A total of 3 non-covalent and 6 covalent DprE1 inhibitors (Fig. 1a) were chosen as the query molecules in the CBFP-based similarity searching. The CBFP descriptors for the query molecules were calculated. Then, the similarity between each query molecule and each screened molecule was evaluated by the Tanimoto similarity coefficient based on the CBFP representation. For each query molecule, the top 5000 hits were saved, and then a total of 45,000 molecules (named as the DprE1_CBFP dataset) were saved for the nine query molecules.

Fig. 1: Virtual screening and preliminary biological evaluation.
figure 1

a The workflow of SBVS and the query molecule in the similarity searching with CBFP representation. b The antibacterial activity of the 93 hit compounds against M. smegmatis at 10 μM. The similarity between the compounds with query molecules was calculated based on the CBFP and ECFP4 descriptors.

Structure-based virtual screening

The crystal structure of DprE1 in complex with the non-covalent inhibitor Ty38c (PDB code: 4P8K [9]) was selected as the template for SBVS. The protein structure was prepared by using the Protein Preparation Wizard [29] in Schrödinger 2018 [30]. The grid box of the protein for docking centered on the co-crystallized ligand (Ty38c) in the binding pocket was generated. The small molecules in the DprE1_CBFP dataset processed by LigPrep were docked into the prepared structure by using the Glide module [31], and the binding energies were scored and ranked by the Glide SP scoring mode. The top-ranked 5000 compounds were filtered by the Lipinski’s rule-of-five and Oprea’s rules, and then the remaining molecules were clustered based on the 2D similarities (Tanimoto coefficient) of the MACCS fingerprints. The binding poses of the clustered compounds were carefully checked and filtered. Finally, 93 compounds (Table S1) were purchased for the subsequent bioassays.

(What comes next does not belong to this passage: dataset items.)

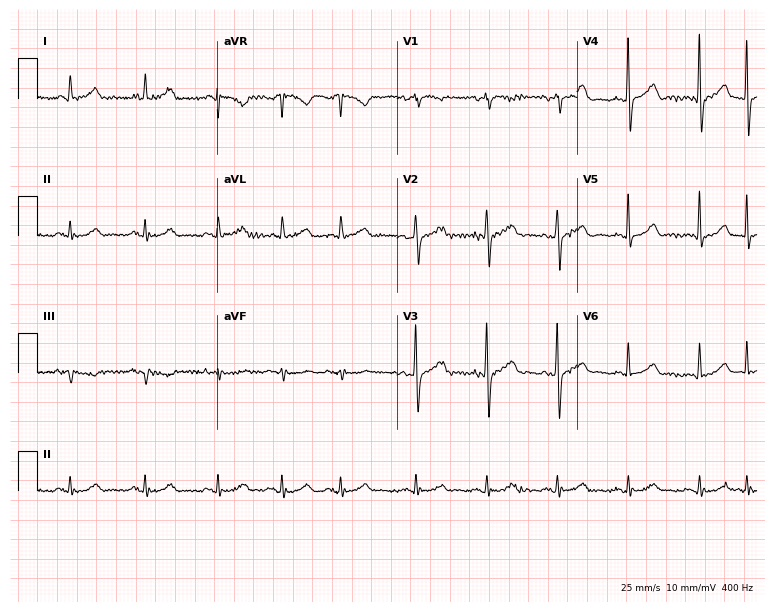
ECG — a 73-year-old man. Screened for six findings — first-degree AV block, right bundle branch block, left bundle branch block, sinus bradycardia, atrial fibrillation, sinus tachycardia — none is recorded. Only these six findings were labelled.
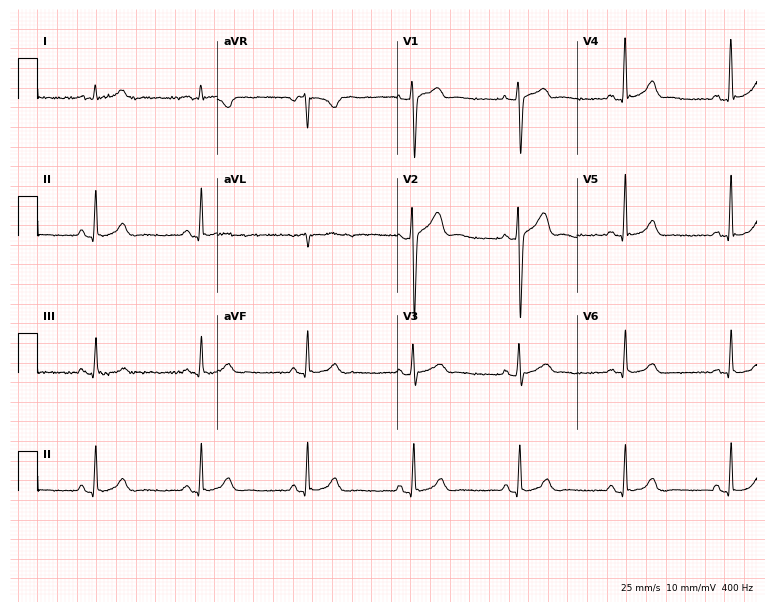
12-lead ECG (7.3-second recording at 400 Hz) from a 36-year-old man. Screened for six findings — first-degree AV block, right bundle branch block (RBBB), left bundle branch block (LBBB), sinus bradycardia, atrial fibrillation (AF), sinus tachycardia — none is recorded. Findings outside these six are not listed.
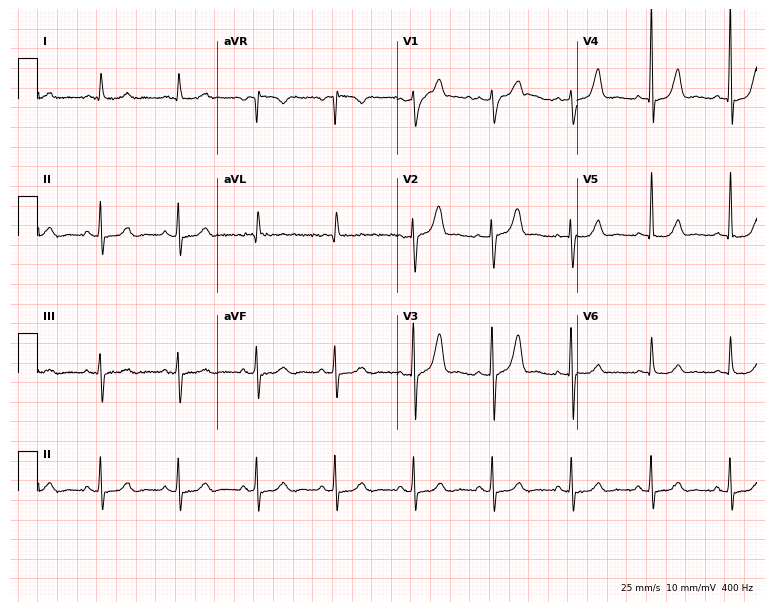
12-lead ECG from a 74-year-old male (7.3-second recording at 400 Hz). Recorded interpretation: within normal limits.
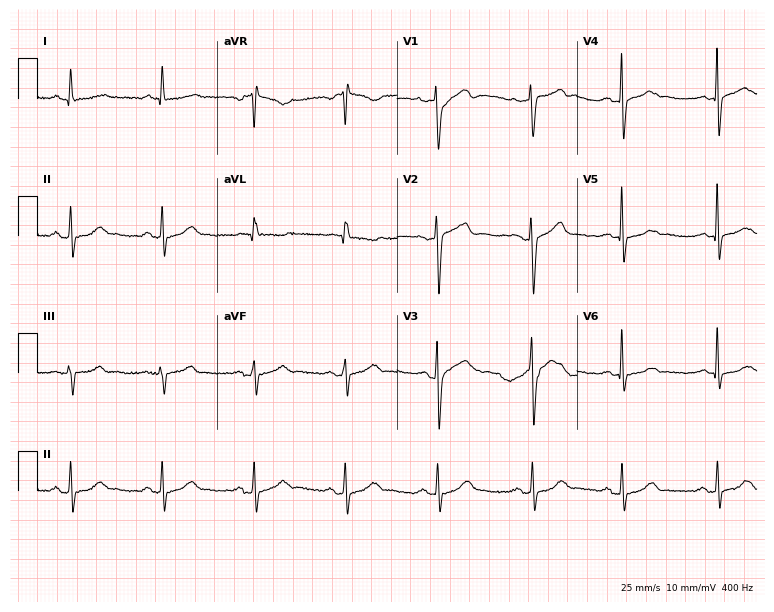
Standard 12-lead ECG recorded from a female patient, 79 years old. None of these six findings is recorded: first-degree AV block, right bundle branch block, left bundle branch block, sinus bradycardia, atrial fibrillation, sinus tachycardia.

Molecular dynamics (MD) simulations

The MD simulations were performed with Amber18 [32]. The structure of DprE1 bound with B2 predicted by molecular docking was used as the initial conformation for the MD simulations. The ff14SB [33] force field was used for the proteins, and the AMBER general force field [34] was used for the ligands with the AM1-BCC charges. The complex was solvated into a TIP3P water cubic box (10 Å), and Na+ ions were added to neutralize the net charge of the system. The Particle Mesh Ewald (PME) algorithm [35] was employed for the long-range electrostatic interaction, and the cut-off for the real-space interactions was set to 12.0 Å.

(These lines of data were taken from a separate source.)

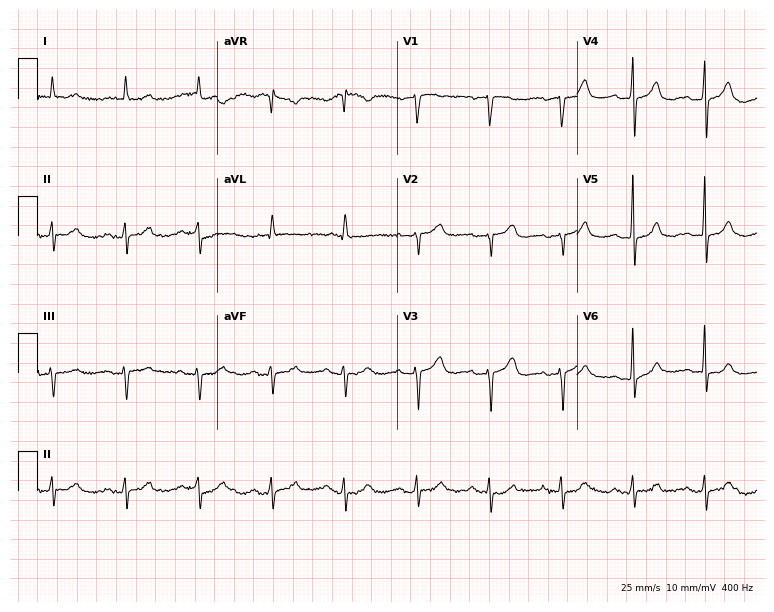
12-lead ECG from a female patient, 61 years old. Screened for six findings — first-degree AV block, right bundle branch block (RBBB), left bundle branch block (LBBB), sinus bradycardia, atrial fibrillation (AF), sinus tachycardia — none is recorded.
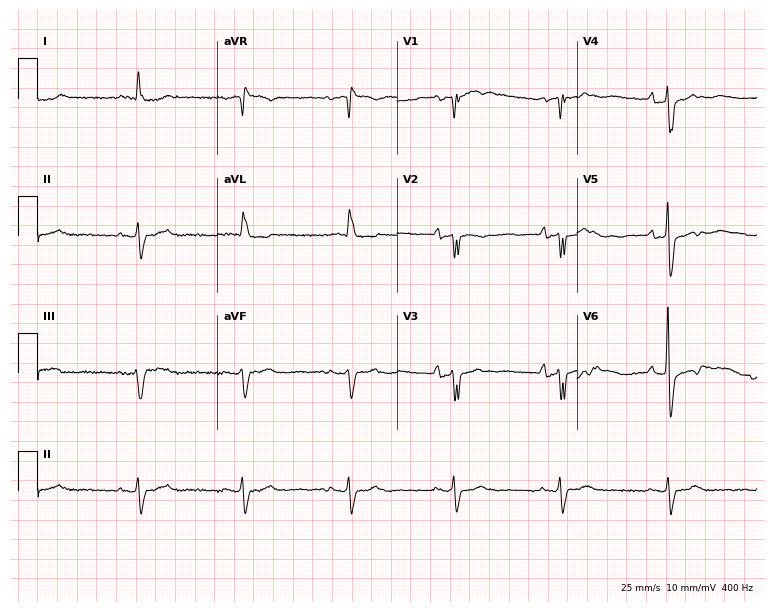
Resting 12-lead electrocardiogram (7.3-second recording at 400 Hz). Patient: a 67-year-old male. None of these six findings is recorded: first-degree AV block, right bundle branch block, left bundle branch block, sinus bradycardia, atrial fibrillation, sinus tachycardia. Other findings, if any, are not listed.
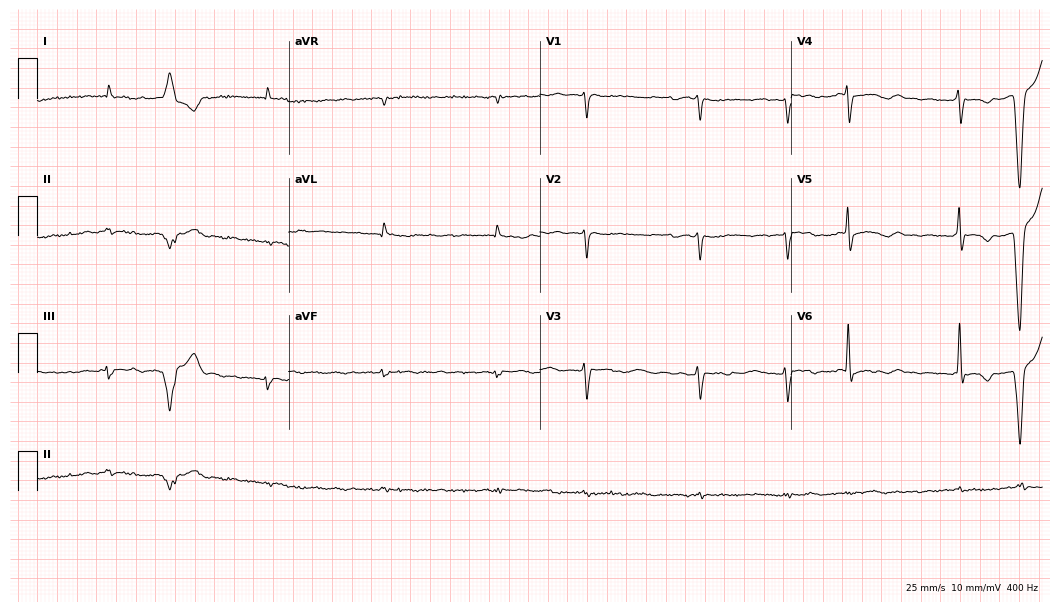
ECG — a female patient, 71 years old. Screened for six findings — first-degree AV block, right bundle branch block, left bundle branch block, sinus bradycardia, atrial fibrillation, sinus tachycardia — none is recorded.

Subsequently, each system was subjected to the four-step energy minimizations: (1) the system was optimized with a force restraint of 50 kcal·mol−1·Å−2 on the protein and ligand atoms; (2) the system was optimized with a force restraint of 10 kcal·mol–1·Å−2 on the protein and ligand atoms; (3) the protein atoms were restrained by a 10 kcal·mol−1·Å−2 force constant and the other atoms were minimized; (4) the whole system was minimized without any restraint. Each minimization stage consists of 1000 steps of steepest descent and 2000 cycles of conjugate gradient optimizations. The sander.MPI engine in the AMBER18 package was used to run the energy minimizations.

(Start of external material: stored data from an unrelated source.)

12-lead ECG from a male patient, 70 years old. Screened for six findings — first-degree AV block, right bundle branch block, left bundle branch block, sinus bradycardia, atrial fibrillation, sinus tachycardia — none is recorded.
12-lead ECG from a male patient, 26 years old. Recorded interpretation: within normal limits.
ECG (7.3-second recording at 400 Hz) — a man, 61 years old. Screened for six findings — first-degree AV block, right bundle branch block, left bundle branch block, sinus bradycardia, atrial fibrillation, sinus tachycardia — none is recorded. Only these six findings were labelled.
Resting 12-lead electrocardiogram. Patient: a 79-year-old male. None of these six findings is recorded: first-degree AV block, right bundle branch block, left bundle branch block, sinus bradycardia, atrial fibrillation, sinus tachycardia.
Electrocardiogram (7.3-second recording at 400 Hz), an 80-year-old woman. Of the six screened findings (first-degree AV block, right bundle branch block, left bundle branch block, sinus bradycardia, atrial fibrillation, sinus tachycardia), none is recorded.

Using weak-coupling thermostats, the minimized complexes were then heated to 300 K under the NVT ensemble during 30 ps. Then, the systems were equilibrated without any restraint for 110 ps under the NPT (P = 1 atm, T = 300 K) ensemble. Finally, the unrestrained production simulations were performed in the NPT (P = 1 atm, T = 300 K) ensemble. The length of the production simulation was 500 ns with a time step of 2 fs, and the conformations were saved per 10 ps. The pmemd.cuda module was employed for the MD production simulations. The root-mean-square deviation (RMSD) and distance analyses were carried out by the cpptraj module in AmberTools18.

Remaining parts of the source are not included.